Your instructions » Starting from the line that contains "Orélie Antoine de", output every remaining line of the records below exactly as it appears, that line and the last one included.

Provided records »
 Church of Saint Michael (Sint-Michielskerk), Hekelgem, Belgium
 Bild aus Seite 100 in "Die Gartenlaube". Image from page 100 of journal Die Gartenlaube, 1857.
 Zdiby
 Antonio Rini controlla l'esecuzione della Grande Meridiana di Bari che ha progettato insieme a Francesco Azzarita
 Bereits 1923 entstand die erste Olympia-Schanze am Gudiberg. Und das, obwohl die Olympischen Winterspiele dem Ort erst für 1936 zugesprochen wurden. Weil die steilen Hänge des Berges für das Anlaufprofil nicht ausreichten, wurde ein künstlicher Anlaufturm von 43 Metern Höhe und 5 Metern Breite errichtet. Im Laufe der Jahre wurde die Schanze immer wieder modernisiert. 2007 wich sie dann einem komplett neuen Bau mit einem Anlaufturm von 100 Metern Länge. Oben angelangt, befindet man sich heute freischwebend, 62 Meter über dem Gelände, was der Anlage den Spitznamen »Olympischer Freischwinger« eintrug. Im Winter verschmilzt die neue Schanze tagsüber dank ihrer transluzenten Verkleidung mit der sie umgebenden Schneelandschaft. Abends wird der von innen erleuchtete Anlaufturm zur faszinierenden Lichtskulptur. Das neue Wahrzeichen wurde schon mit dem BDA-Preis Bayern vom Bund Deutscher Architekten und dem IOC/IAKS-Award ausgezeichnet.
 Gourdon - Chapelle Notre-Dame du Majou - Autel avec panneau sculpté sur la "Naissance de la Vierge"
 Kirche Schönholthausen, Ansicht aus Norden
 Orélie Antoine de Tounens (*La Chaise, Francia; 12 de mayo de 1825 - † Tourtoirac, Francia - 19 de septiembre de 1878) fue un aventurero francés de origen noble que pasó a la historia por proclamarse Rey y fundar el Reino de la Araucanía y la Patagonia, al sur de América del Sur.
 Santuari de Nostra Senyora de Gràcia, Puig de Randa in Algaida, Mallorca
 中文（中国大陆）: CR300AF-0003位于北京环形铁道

Task result »
 Orélie Antoine de Tounens (*La Chaise, Francia; 12 de mayo de 1825 - † Tourtoirac, Francia - 19 de septiembre de 1878) fue un aventurero francés de origen noble que pasó a la historia por proclamarse Rey y fundar el Reino de la Araucanía y la Patagonia, al sur de América del Sur.
 Santuari de Nostra Senyora de Gràcia, Puig de Randa in Algaida, Mallorca
 中文（中国大陆）: CR300AF-0003位于北京环形铁道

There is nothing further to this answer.